Exercise instructions: Give the records again word for word. Leave every picture out.

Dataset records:
══════

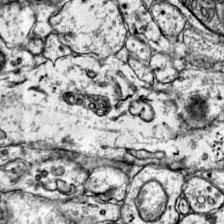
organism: Mouse
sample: Primary visual cortex
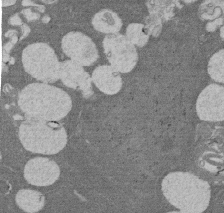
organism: Rat
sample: Salivary granule
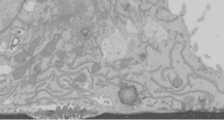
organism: Mouse
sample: Cancer cell death in ED-1 cells
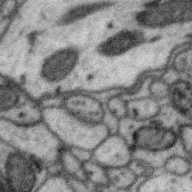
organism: Zebra finch
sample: Brain
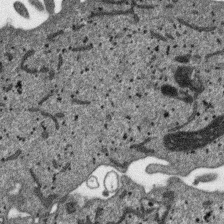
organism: Human
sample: Lung epithelial cells infected with SARS-CoV-2
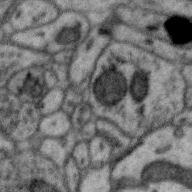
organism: Zebra finch
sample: Brain
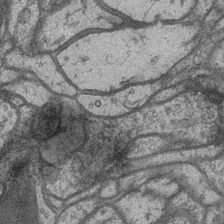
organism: Drosophila
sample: Optic medulla
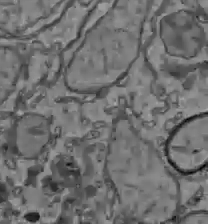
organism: C57BL Mouse
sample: Liver
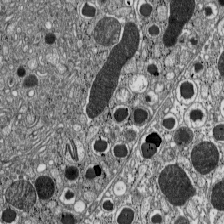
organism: C57BL Mouse
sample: Pancreatic islet
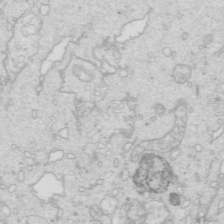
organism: Mouse
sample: Multiciliated cells
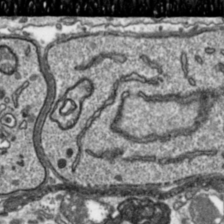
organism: Toxoplasma gondii
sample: Parasites in a vacuole inside a host cell
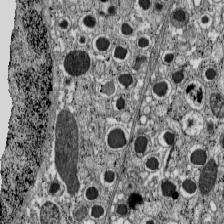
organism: C57BL Mouse
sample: Pancreatic islet
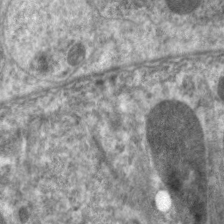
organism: C. elegans
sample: Pharynx
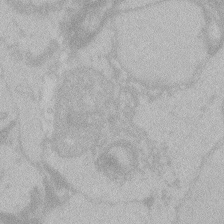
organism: Zebrafish
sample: Macrophage infected with Toxoplasma gondii
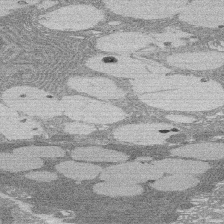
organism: Rat
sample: Salivary granule
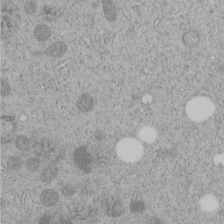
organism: C. elegans
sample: C. elegans embryo early stage
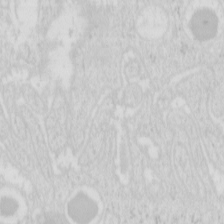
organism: Mouse
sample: Pancreas
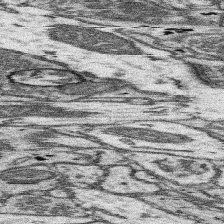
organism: Mouse
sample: Somatosensory cortex neuropil
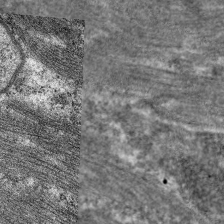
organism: C. elegans
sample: Pharynx
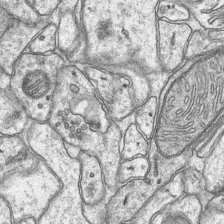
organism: Mouse
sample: CA1 Hippocampus
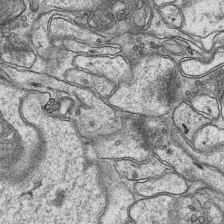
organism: Mouse
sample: CA1 Hippocampus
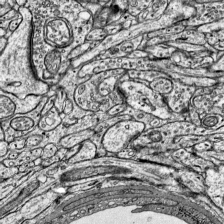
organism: Mouse
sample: Visual Cortex
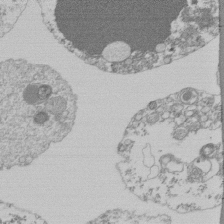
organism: Mouse
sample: Activated Pmel transgenic CD8+ T Cells

══════

Response area:
organism: Mouse
sample: Primary visual cortex
organism: Rat
sample: Salivary granule
organism: Mouse
sample: Cancer cell death in ED-1 cells
organism: Zebra finch
sample: Brain
organism: Human
sample: Lung epithelial cells infected with SARS-CoV-2
organism: Zebra finch
sample: Brain
organism: Drosophila
sample: Optic medulla
organism: C57BL Mouse
sample: Liver
organism: C57BL Mouse
sample: Pancreatic islet
organism: Mouse
sample: Multiciliated cells
organism: Toxoplasma gondii
sample: Parasites in a vacuole inside a host cell
organism: C57BL Mouse
sample: Pancreatic islet
organism: C. elegans
sample: Pharynx
organism: Zebrafish
sample: Macrophage infected with Toxoplasma gondii
organism: Rat
sample: Salivary granule
organism: C. elegans
sample: C. elegans embryo early stage
organism: Mouse
sample: Pancreas
organism: Mouse
sample: Somatosensory cortex neuropil
organism: C. elegans
sample: Pharynx
organism: Mouse
sample: CA1 Hippocampus
organism: Mouse
sample: CA1 Hippocampus
organism: Mouse
sample: Visual Cortex
organism: Mouse
sample: Activated Pmel transgenic CD8+ T Cells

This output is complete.